Il n’en fallait pas plus pour qu’il dénonce et condamne «un projet de résolution anachronique demandant la prorogation des sanctions pour une année supplémentaire» qui circule en ce moment dans les couloirs de la maison de verre. «Si le but recherché par l’imposition des sanctions était de parvenir à la réconciliation et à la fin de la guerre, s’est-il énervé, pourquoi les maintenir aujourd’hui ? Existe-t-il un autre objectif que veut atteindre l’ONU en maintenant ces sanctions alors que le contexte de l’année 2007 est totalement différent de celui de 2004, date à la quelle a été votée la résolution 1572 ? Comment peut-on reprendre, en octobre 2007, le contenu et le ton de la résolution 1643 votée en décembre 2005 ?». Non sans marteler que la guerre est finie en Côte d’Ivoire. A preuve, a argumenté le diplomate, «ceux qui faisaient la guerre hier sont les meilleurs amis aujourd’hui. Le Premier ministre Guillaume Soro était, il y a deux jours, le samedi 20, l’invité de Charles Blé Goudé dans la région natale du Président Laurent Gbagbo».

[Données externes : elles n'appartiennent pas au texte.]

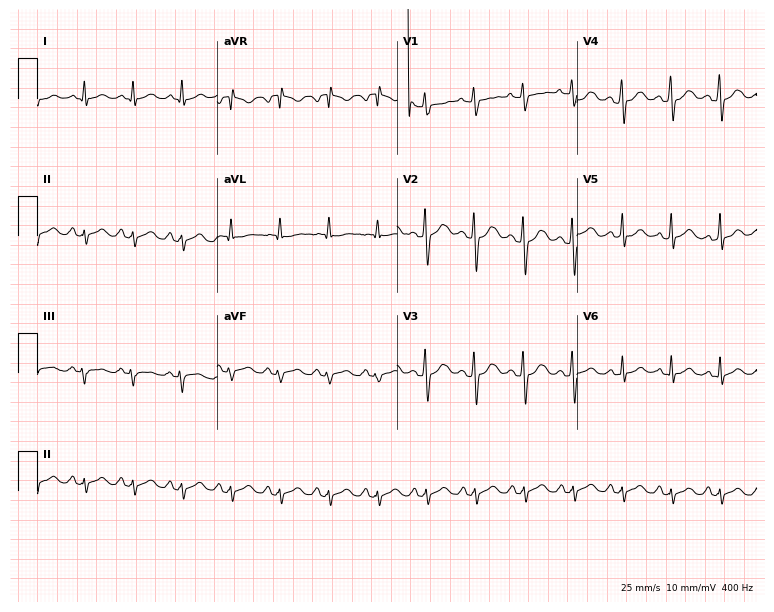
Standard 12-lead ECG recorded from a male, 26 years old (7.3-second recording at 400 Hz). The tracing shows sinus tachycardia (a sinus rate of 100 beats per minute or more).
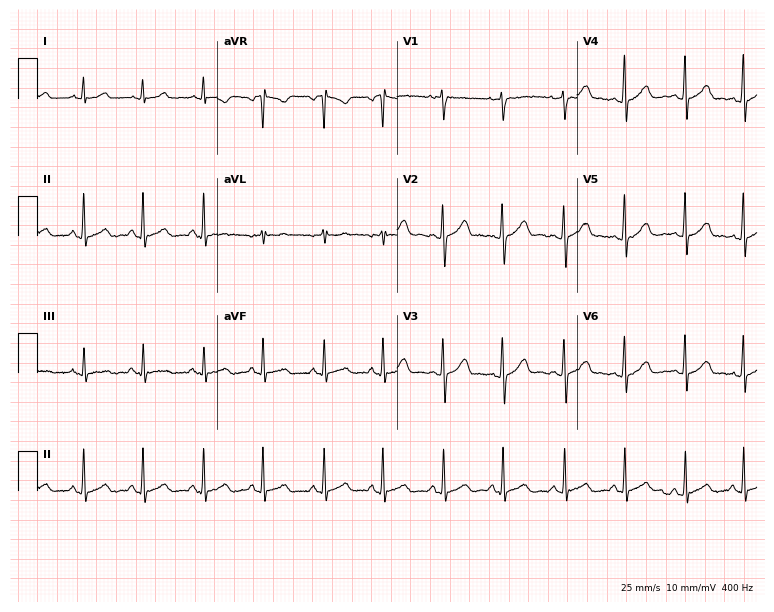
12-lead ECG from a female patient, 18 years old. Labelled as a normal ECG.

Alcide Djédjé a profité de cette tribune pour soutenir le Président Alpha Oumar Konaré (Ndlr : président de la Commission de l’Union africaine) qui, le 25 septembre, au siège de l’ONU, plaidait pour que les partenaires de l’Afrique laissent les Africains gérer leurs affaires internes. «La paix en Côte d’Ivoire est venue des fils et des filles de Côte d’Ivoire avec la facilitation d’un Chef d’Etat de la sous-région-Ouest africaine et le soutien de l’Afrique», s’est-il réjoui. Et de souligner : «Le Conseil de sécurité comprend trois membres africains. Pourquoi ne pas leur laisser l’initiative des projets de résolution sur la Côte d’Ivoire ?» Le chef de la délégation ivoirienne à l’ONU a également mis à profit cette adresse pour accuser l’ONUCI de travailler sur «des allégations colportées çà et là» en lieu et place de «faits précis, vérifiables par tous». Aussi a-t-il invité les fonctionnaires de l’ONU en Côte d’Ivoire, notamment la division des droits de l’Homme, à faire preuve de rigueur dans leur travail.